Stimulus U


Why increasing participation rates might not lead to economic growth

Alison Wolf, of King’s College, is one of the few skeptics of the education equals economic growth thesis. She summed up her argument in a short essay over the summer, itself a shorter version of the argument she detailed in her fine book, Does Education Matter? In her essay, she writes:

A detailed rate-of-return analysis, looking at which sorts of degree pay most, suggests that the fastest way to boost growth and end the recession is to turn every faculty into a law school. That seems implausible, even if we don’t want to go as far as the rebels in Shakespeare’s Henry VI (they had a simple political program: “The first thing we do, let’s kill all the lawyers” [Henry VI (1) Act IV sc. 2]). Yet if you are going to argue that “education generates growth” because of the salaries that educated people earn, then you have to believe that the market pays what people are worth—and that lawyers are worth a lot more than teachers.

Few would deny the economic benefits of having a minimally educated population, or of having a certain percentage of very highly educated citizens. But whether this holds true for sending an ever larger number of people to higher education institutions, as seems to be advocated over and over, is questionable.

When we were sending far fewer people to university, employers had no choice but to recognize that many people without degrees had desirable qualities such as motivation and creativity. Today, university plays a greater role in sorting these people, thus making it easier for employers to choose who they want to hire for well-paid positions. Does this mean the university educated are more productive? Maybe. But it might simply mean that productive people are today more likely to be university educated.



2 Responses to “Stimulus U”

  1. Griffin Carpenter says:

    An interesting argument, but ultimately unconvincing.

    Maybe, as suggested, university is more of a selection system than a provider of productive qualities, the effect, rather than the cause of good students. Still, the point remains that the labour market is using the presence of a university degree to hire high-level employees, as the rate of return data indicates. Therefore in order to properly work as a selection system for the best, brightest, and most productive individuals, university access needs to be widened by eliminating accessibility barriers to the system (social, geographic, financial). There are certainly productive individuals who cannot currently access a university education. In this sense, accessibility (and as a consequence, participation) is linked to productivity through a more accurate selection system. This is true whether university is inherently a provider of productive skills or not.

    While expanding access is necessary, it appears that the university system is working fairly well as a selection system. Employers are allowed to use other selection methods if they feel that the university system is not a good indicator of productivity. Routinely however, a university degree and grades received are used as indicators of productivity as they have been tested and true for countless employers. We can almost certainly conclude that were the university system a dupe, aspiring new businesses would use other selection mechanisms to test job applicants and gain a competitive advantage. Reforming practice to a gain a competitive edge is one thing the market system does quite well.

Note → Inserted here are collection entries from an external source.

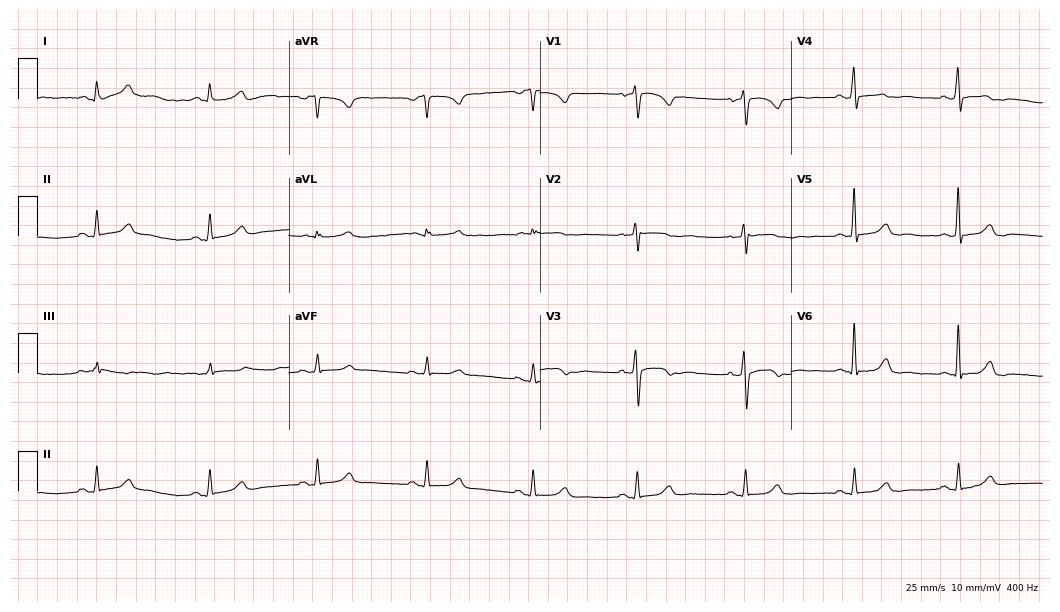
Standard 12-lead ECG recorded from a 51-year-old female. None of these six findings is recorded: first-degree AV block, right bundle branch block, left bundle branch block, sinus bradycardia, atrial fibrillation, sinus tachycardia.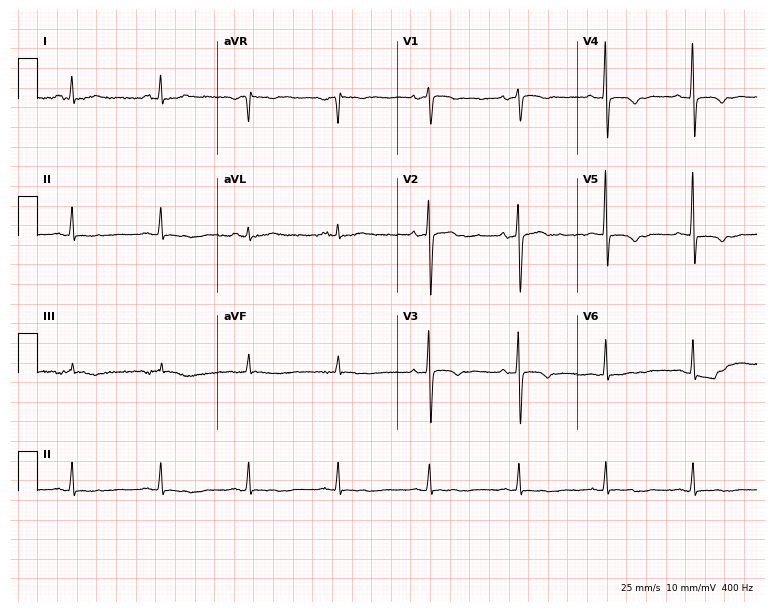
ECG — a woman, 62 years old. Screened for six findings — first-degree AV block, right bundle branch block, left bundle branch block, sinus bradycardia, atrial fibrillation, sinus tachycardia — none is recorded. Other findings, if any, are not listed.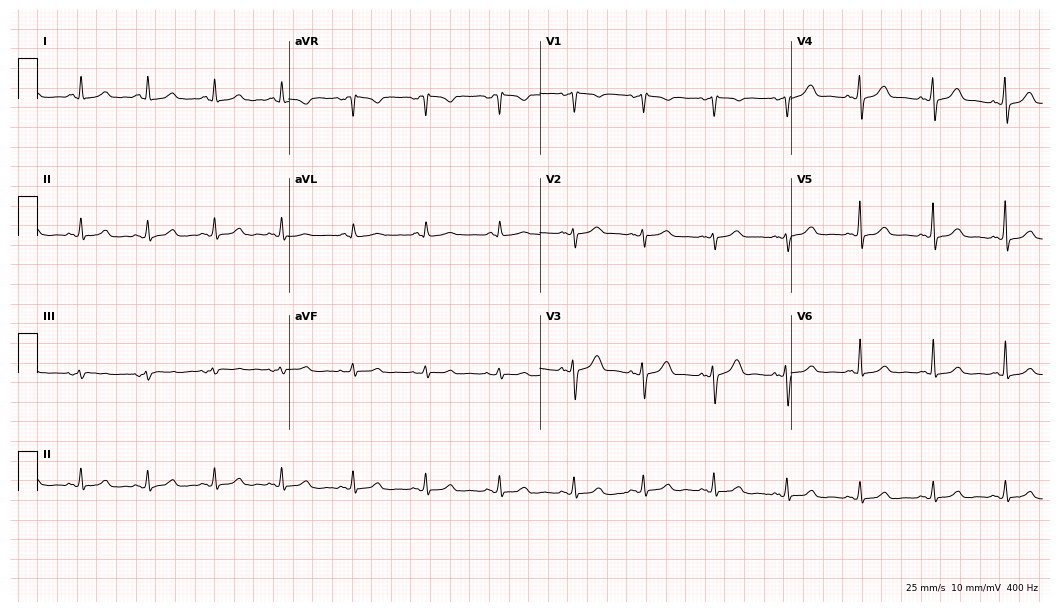
Standard 12-lead ECG recorded from a 47-year-old female patient (10.2-second recording at 400 Hz). Read as a normal ECG.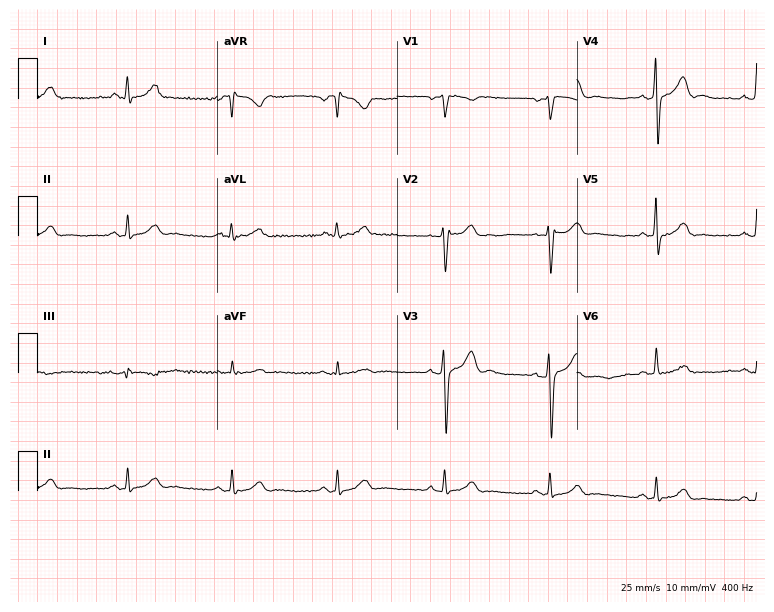
ECG — a man, 41 years old. Screened for six findings — first-degree AV block, right bundle branch block, left bundle branch block, sinus bradycardia, atrial fibrillation, sinus tachycardia — none is recorded.

    Yet there are many reasons why we might think that universities, by placing topic experts, motivated minds, and challenging academic exercises in a classroom might lead to positive results and productivity gains. These gains could result from beneficial peer effects at the individual level and economies of scale in the public education sense at the societal level. Additionally, at a casual glance the steady rise in the participation rate over the past decades is at least correlated with strong economic growth. To discern any university productivity affects studies of student skills before and after university would prove illuminating. Unfortunately, no such studies were alluded to in this article, and the economic case against university participation rates remains lackluster.

  2. Carson Jerema says:

    @Griffin Carpenter,

    Thanks for the comment. With respect to discerning “student skills before and after university,” Wolf cites two major studies, one in Britain, and one in the U.S.

    The British study is much more comprehensive. What the researchers did was test the math and writing skills of people from all different occupations and educational backgrounds, at different points in their life.

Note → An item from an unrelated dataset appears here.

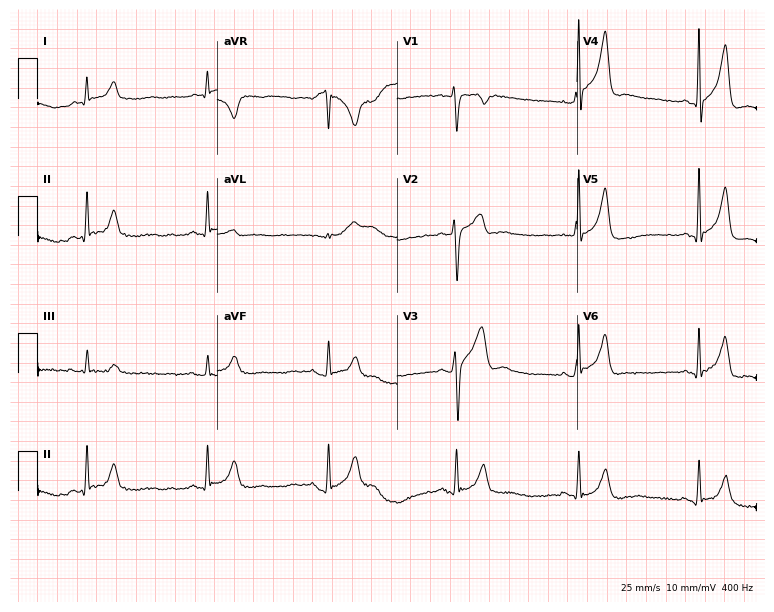
12-lead ECG from a 40-year-old male. Shows sinus bradycardia (a sinus rate of 50 beats per minute or less).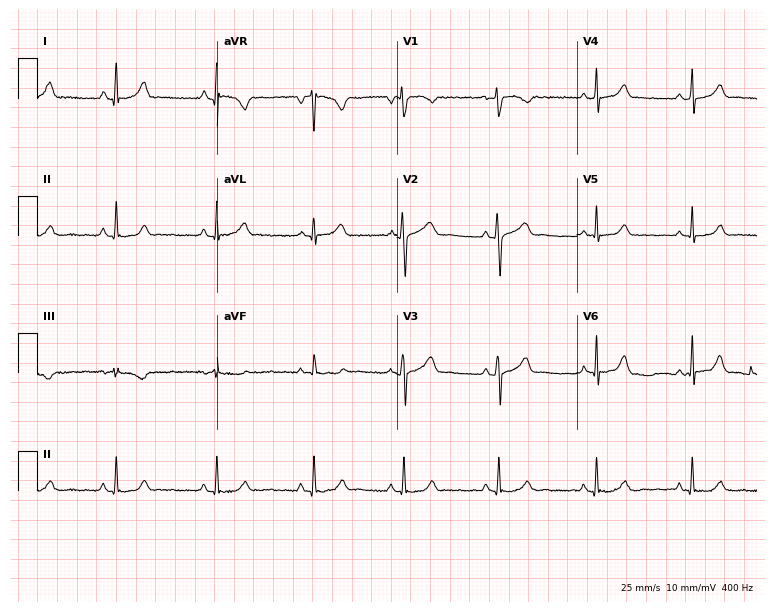
Resting 12-lead electrocardiogram (7.3-second recording at 400 Hz). Patient: a female, 17 years old. None of these six findings is recorded: first-degree AV block, right bundle branch block (RBBB), left bundle branch block (LBBB), sinus bradycardia, atrial fibrillation (AF), sinus tachycardia.

    Bankers were compared with bankers, accountants with accountants, and so on. What they found was that those who displayed a solid grasp of math had a higher earning potential than their professional counterparts with a less solid grasping.

    The key point, as Wolf highlights, is that the math skills were A-level, or university entrance math. Regardless of whether people went to university, or not, and regardless of what they took, the study was consistent that those with A-level math skills, skills learned before university, were the ones with a higher earning potential.

    Their employers deemed them to be more productive than others working in similar jobs, which is correlated with abilities they had before they ever entered a university classroom, if they did at all.

    Wolf’s book, Does Education Matter? is a little older (2002) but is well worth reading.